Defendant-Appellee Kuhr Trucking, LLC (Kuhr) in her wrongful death action based

upon negligence. In No. 19-8074, Herbert’s brother, Plaintiff-Appellant Clay

Robinson, who assisted Herbert and was present at the time of the accident, appeals

from the district court dismissal of his negligent infliction of emotional distress

(NIED) claim against Kuhr. Exercising jurisdiction under 28 U.S.C. §1291, we

affirm.

* This order and judgment is not binding precedent, except under the doctrines of law of the case, res judicata, and collateral estoppel. It may be cited, however, for its persuasive value consistent with Fed. R. App. P. 32.1 and 10th Cir. R. 32.1. 2 Background

In September 2015, an employee of Kuhr, Christian Shields, was driving the

crane through Wyoming when a wheel began wobbling. Mr. Shields pulled over and

contacted a dispatcher at Kuhr. The dispatcher contacted Herbert, the owner of a

repair and tire shop in Wyoming, and asked him to go to a truck stop and fix the

problem. Herbert attempted a couple of repairs but was unable to stop the wobble.

Ultimately, Herbert realized that wear on the wheel’s “Dana locks”1 might be

responsible. However, the parts were unavailable without order. Herbert tried to

remove a “Dana lock” from another wheel and attach it to the hub of the wobbly

wheel, but this did not fix the problem. Mr. Shields inquired whether switching the

inner and outer rims and tires on the middle dually axle might work. Herbert said he

could do so, and attempted the switch without deflating the tires. As Herbert was

removing the last lug nut of the outer wheel, Clay was standing next to the wheel to

catch it and Herbert was directly in front of it.
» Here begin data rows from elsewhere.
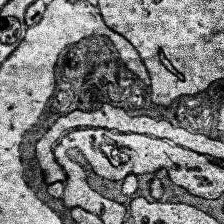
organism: Human
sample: Temporal Lobe
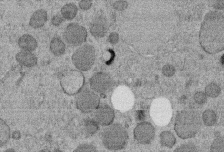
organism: C. elegans
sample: C. elegans embryo early stage
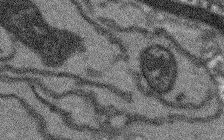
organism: Arabidopsis thaliana
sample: Root tip
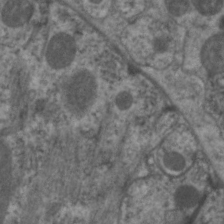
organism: C. elegans
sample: Pharynx
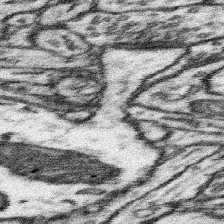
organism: Mouse
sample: Somatosensory cortex neuropil
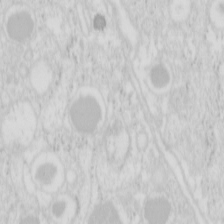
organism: Mouse
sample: Pancreas
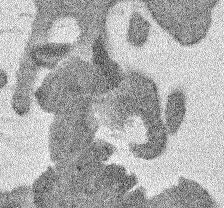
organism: Human
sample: HeLa cells
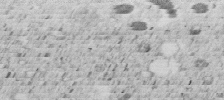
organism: C. elegans
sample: C. elegans embryo early stage
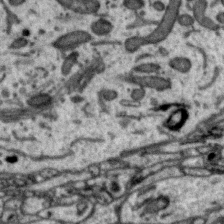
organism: Zebra finch
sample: Brain
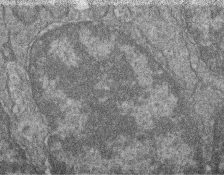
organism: Zebrafish
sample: Cilia; retinal pigment epithelium
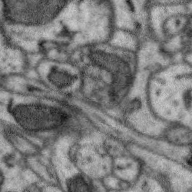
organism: Zebra finch
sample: Brain
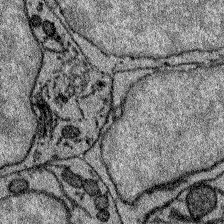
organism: Zebrafish
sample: Larval olfactory bulb
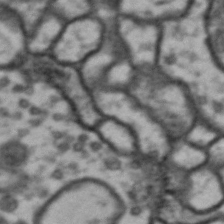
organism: Drosophila
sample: Brain
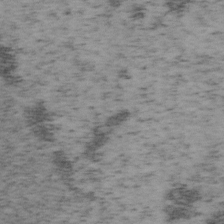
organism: Mouse
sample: OT-I killer T cells with ID8 ovarian cancer cells
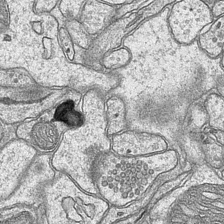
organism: Mouse
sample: CA1 Hippocampus
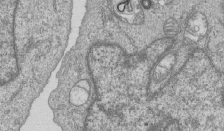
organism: Human
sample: MDA-MB-231 cells
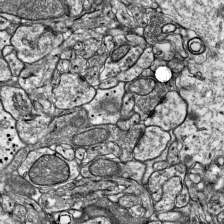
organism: Mouse
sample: Visual Cortex
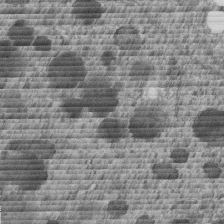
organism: C. elegans
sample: C. elegans embryo early stage
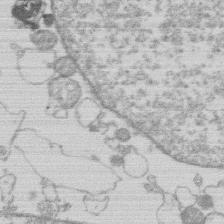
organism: Human
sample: Macrophage cells
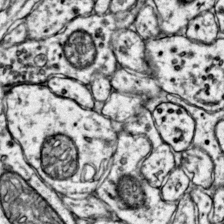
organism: Mouse
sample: Primary visual cortex
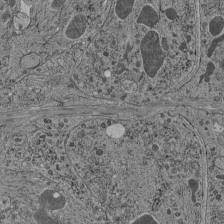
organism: C. elegans
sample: C. elegans pharynx
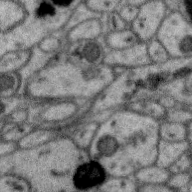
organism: Zebra finch
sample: Brain
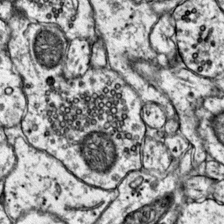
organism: Mouse
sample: Primary visual cortex
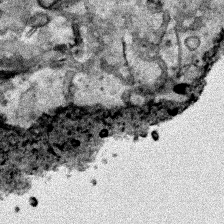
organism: Human
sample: Mitochondria in HCT116 cells
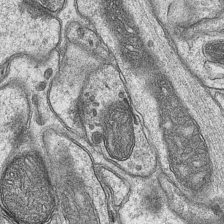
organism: Mouse
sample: CA1 Hippocampus
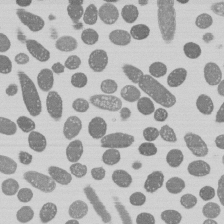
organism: E. coli
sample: Bacterial nucleoid
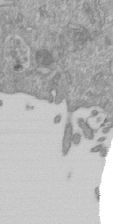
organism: Mouse
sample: ED-1 cell nuclei; centrioles
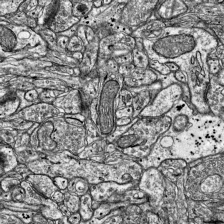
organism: Mouse
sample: Visual Cortex
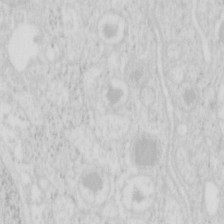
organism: Mouse
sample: Pancreas
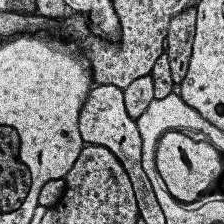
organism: Human
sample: Temporal Lobe
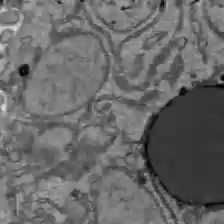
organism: C57BL Mouse
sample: Liver
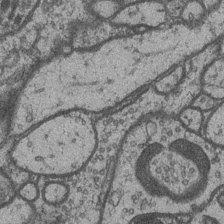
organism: Drosophila
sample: Optic medulla
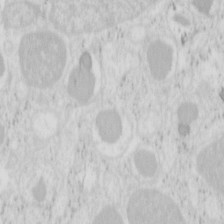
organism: Mouse
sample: Pancreas
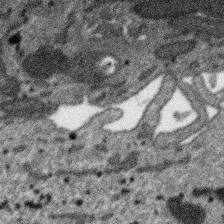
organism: Human
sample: Lung epithelial cells infected with SARS-CoV-2
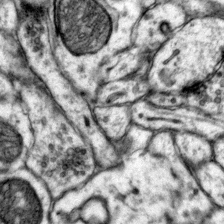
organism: Mouse
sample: Primary visual cortex
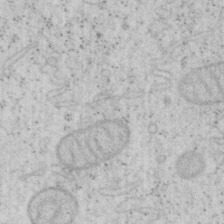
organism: Human
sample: HeLa cells
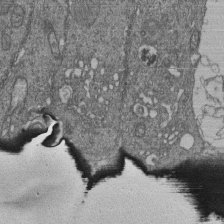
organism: Human
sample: Retinal organoid Rod and Cone cells
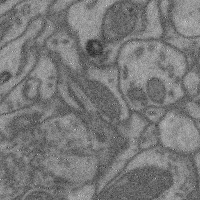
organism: Mouse
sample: Cerebral cortex
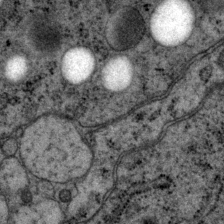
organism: P. pacificus
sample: Pharynx
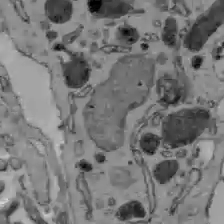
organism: C57BL Mouse
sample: Liver
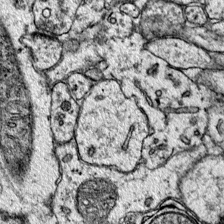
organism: Mouse
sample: Primary visual cortex
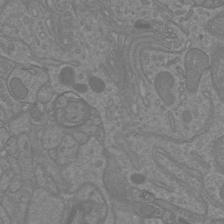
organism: Mouse
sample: Cortical neurons
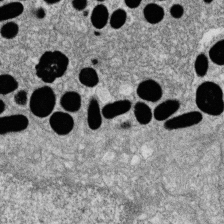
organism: Zebrafish
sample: Cilia; retinal pigment epithelium
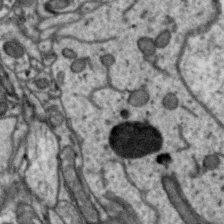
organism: Zebra finch
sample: Brain
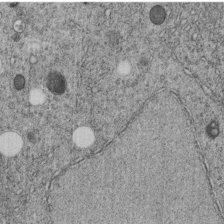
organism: C. elegans
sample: C. elegans embryo early stage
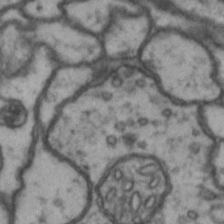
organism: Drosophila
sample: Brain
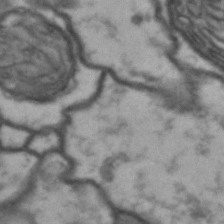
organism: Drosophila
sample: Brain
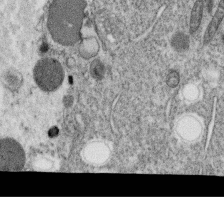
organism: C. elegans
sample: C. elegans oocyte; sperm cells
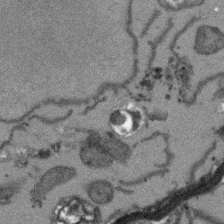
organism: Arabidopsis thaliana
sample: Root tip
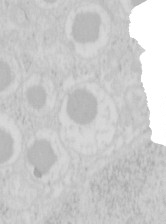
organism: Mouse
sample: Pancreas
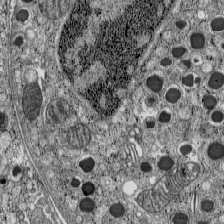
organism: C57BL Mouse
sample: Pancreatic islet
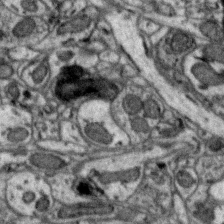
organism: Zebra finch
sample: Brain
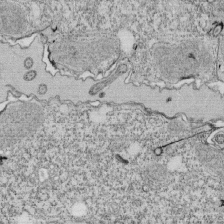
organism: Tetrahymena
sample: Cilia in tetrahymena
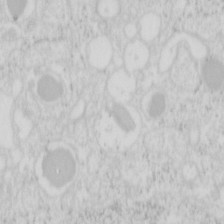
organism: Mouse
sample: Pancreas
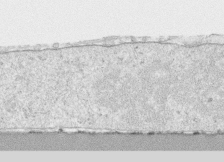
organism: Human
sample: CRL-1474
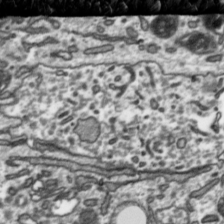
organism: Toxoplasma gondii
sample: Parasites in a vacuole inside a host cell
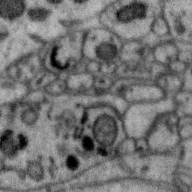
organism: Zebra finch
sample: Brain
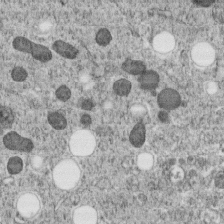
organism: C. elegans
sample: C. elegans embryo early stage
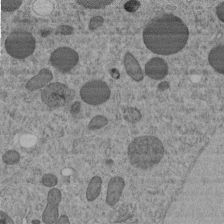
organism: C. elegans
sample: C. elegans embryo early stage

But the rim assembly failed and

exploded, causing the wheel to come off the axle and strike Herbert who died of his

injuries.

The district court held that Kuhr owed no duty to Herbert. Herbert was an

independent contractor, and Kuhr neither exercised control over the manner of his

work nor his actions. The district court also dismissed Clay’s NIED claim, taking

judicial notice of its holding in the wrongful death case. On appeal, Plaintiff Cora

1 Also known as “Dayton lockers.” 3 Robinson argues that Kuhr had control and direction over the crane and its rims and

was negligent in failing to inspect, repair, and maintain the rim. She also argues that

she would be entitled to a presumption in her favor given that Kuhr intentionally

destroyed the rim after a preservation letter was sent.2 Clay agrees that the

determination in Ms. Robinson’s case will resolve his appeal of the dismissal of the

NIED claim. Aplt. Br. (19-8074) at 12.

Discussion

We review a district court’s grant of summary judgment de novo, applying the

same standard as the district court. Teets v. Great-W. Life & Annuity Ins. Co., 921

F.3d 1200, 1211 (10th Cir. 2019). A movant must show that “there is no genuine

dispute as to any material fact and the movant is entitled to judgment as a matter of

law.” Id. (quoting Fed. R. Civ. P. 56(a)). We view the evidence in the light most

favorable to the nonmoving party. Hardscrabble Ranch, LLC v. United States, 840

F.3d 1216, 1219 (10th Cir. 2016).

Whether a duty exists is a question of law, but whether an employer retained

control over a subcontractor, thus creating a duty, is a question of fact. Merit Energy

Co., LLC v. Horr, 366 P.3d 489, 496 n.5 (Wyo. 2016). A genuine dispute of material

fact that could give rise to a duty precludes summary judgment. See Ruhs v. Pac.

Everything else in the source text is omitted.